L’un des exercices les plus délicats en démocratie, c’est l’organisation des élections. Si  le concept de démocratie ne se limite pas à ce simple exercice (le vote), il est cependant un des nombreux baromètres utilisés par les observateurs locaux et extérieurs de la santé du pouvoir par le peuple. C’est également un exercice qui permet de jauger de la capacité du pouvoir en place de gérer le concept qui l’a porté au gouvernement. Mais voilà, pas mal de gouvernements en place échouent à ce dernier test. Ils sont incapables d’organiser des élections propres, transparentes et où à la fin … ils perdent. A l’école primaire on les appelle les mauvais perdants. Perdre une élection, ce n’est pas la fin du monde. Bien au contraire c’est une preuve de maturité politique. On prend acte que l’électeur veut essayer autre chose. D’ailleurs si cela dérape il peut revenir aux urnes et reconduire les anciens perdants. Cette manœuvre a un nom : l’alternance politique. Et une démocratie qui marche pratique régulièrement ce sport .

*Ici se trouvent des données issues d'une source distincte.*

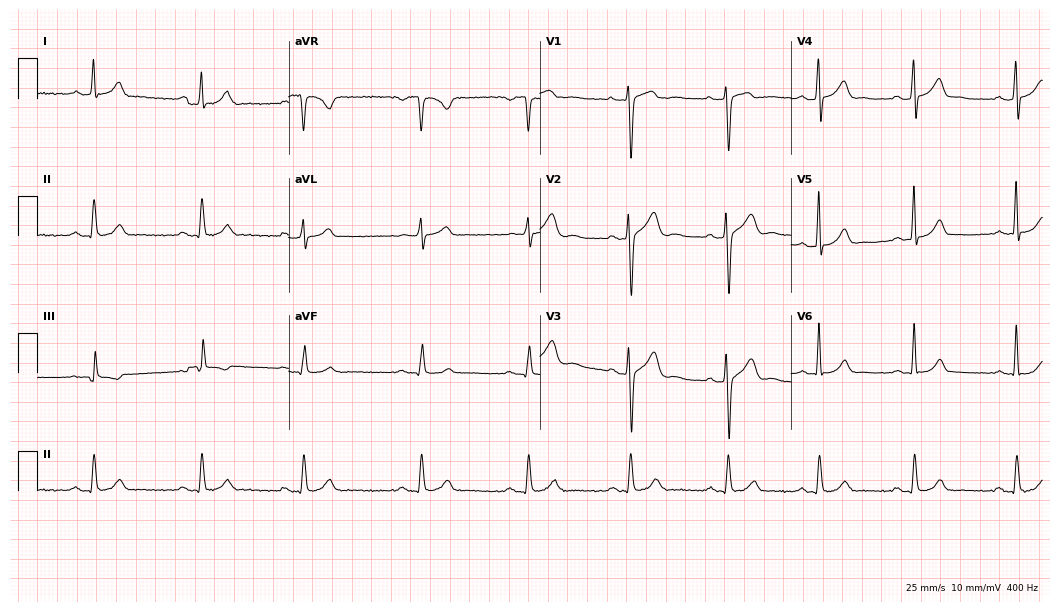
Standard 12-lead ECG recorded from a male, 28 years old (10.2-second recording at 400 Hz). None of these six findings is recorded: first-degree AV block, right bundle branch block, left bundle branch block, sinus bradycardia, atrial fibrillation, sinus tachycardia.
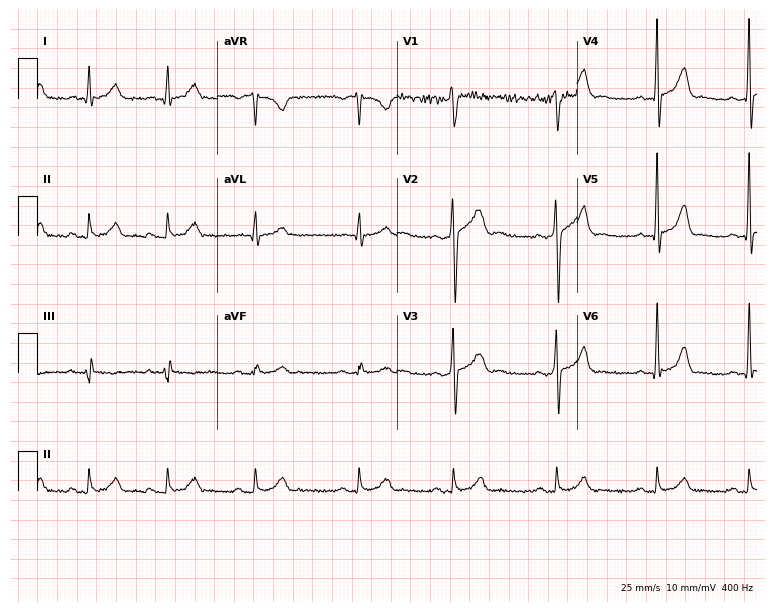
Standard 12-lead ECG recorded from a 37-year-old male patient (7.3-second recording at 400 Hz). Read as a normal ECG.
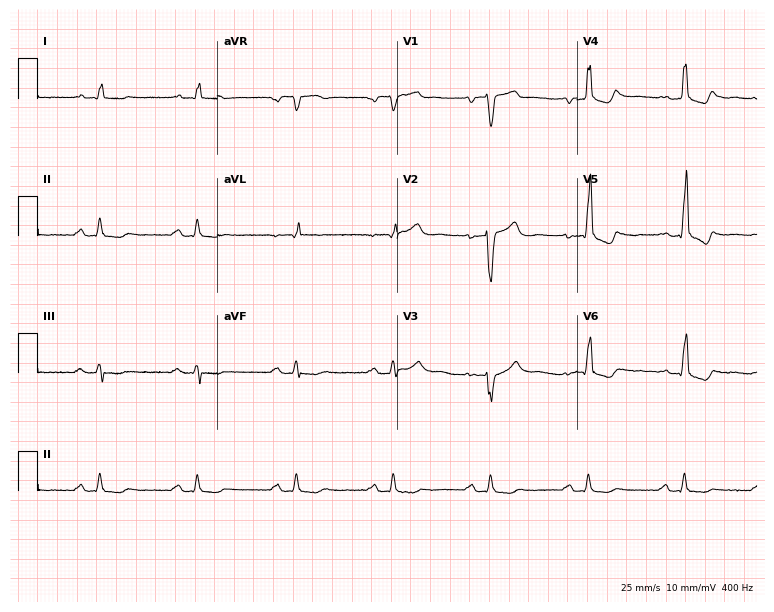
ECG — a 43-year-old man. Screened for six findings — first-degree AV block, right bundle branch block (RBBB), left bundle branch block (LBBB), sinus bradycardia, atrial fibrillation (AF), sinus tachycardia — none is recorded. Findings outside these six are not listed.

Avec l’avènement des sondages d’opinion (qui ont pris le relais des marabouts et autres diseurs de bonne fortune), il est aujourd’hui possible de voir la défaite poindre à l’horizon. Dans ce cas le part au pouvoir panique. Au lieu d’organiser de superbes élections et laisser une marque forte dans l’esprit des électeurs, ils s’emploient plutôt à truander le système électoral afin de gratter les quelques points qui leur assurent le maintient. Le pire c’est que la démarche est légale. Légale, mais pas éthique. La technique consiste à utiliser les mécanismes de légaux d’altération du mode de scrutin vers une formule plus adaptée. Ce tour de passe-passe n’est pas propre au bled. Les européens sont bien connus pour alterner gaiement entre scrutin proportionnel, majoritaire ou mixte selon la formule qui donnera le plus de siège.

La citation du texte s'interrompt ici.